Start of MATERIAL FOR THIS EXERCISE
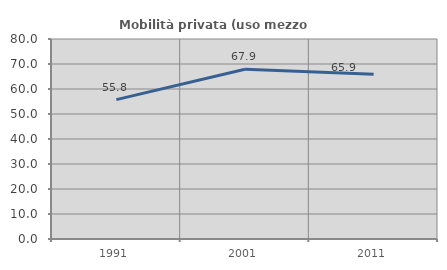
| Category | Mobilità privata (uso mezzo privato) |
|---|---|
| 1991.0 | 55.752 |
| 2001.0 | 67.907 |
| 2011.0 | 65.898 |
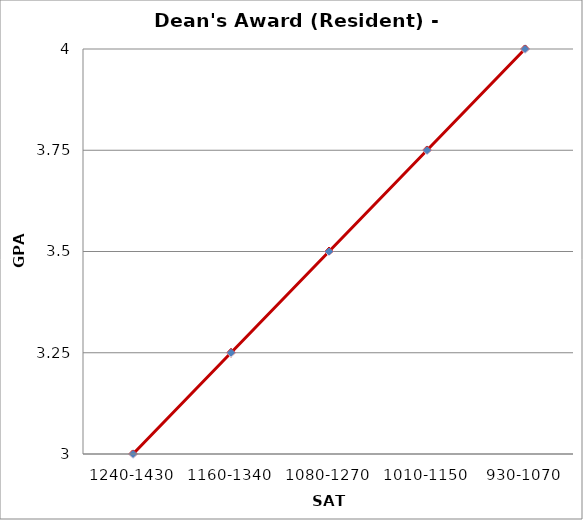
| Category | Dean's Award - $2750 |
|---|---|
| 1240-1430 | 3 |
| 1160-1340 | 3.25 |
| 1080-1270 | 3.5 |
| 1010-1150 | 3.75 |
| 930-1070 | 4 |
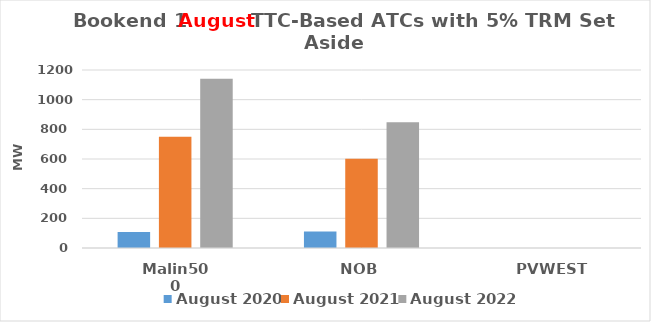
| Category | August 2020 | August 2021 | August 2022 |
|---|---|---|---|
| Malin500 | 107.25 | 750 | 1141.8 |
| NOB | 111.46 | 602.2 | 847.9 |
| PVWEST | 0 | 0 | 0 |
End of MATERIAL FOR THIS EXERCISE
:: EXERCISE REQUIREMENTS ::
The reply should contain every line of the material exactly, and no images.

:: TASK RESULT ::
| Category | Mobilità privata (uso mezzo privato) |
|---|---|
| 1991.0 | 55.752 |
| 2001.0 | 67.907 |
| 2011.0 | 65.898 |
| Category | Dean's Award - $2750 |
|---|---|
| 1240-1430 | 3 |
| 1160-1340 | 3.25 |
| 1080-1270 | 3.5 |
| 1010-1150 | 3.75 |
| 930-1070 | 4 |
| Category | August 2020 | August 2021 | August 2022 |
|---|---|---|---|
| Malin500 | 107.25 | 750 | 1141.8 |
| NOB | 111.46 | 602.2 | 847.9 |
| PVWEST | 0 | 0 | 0 |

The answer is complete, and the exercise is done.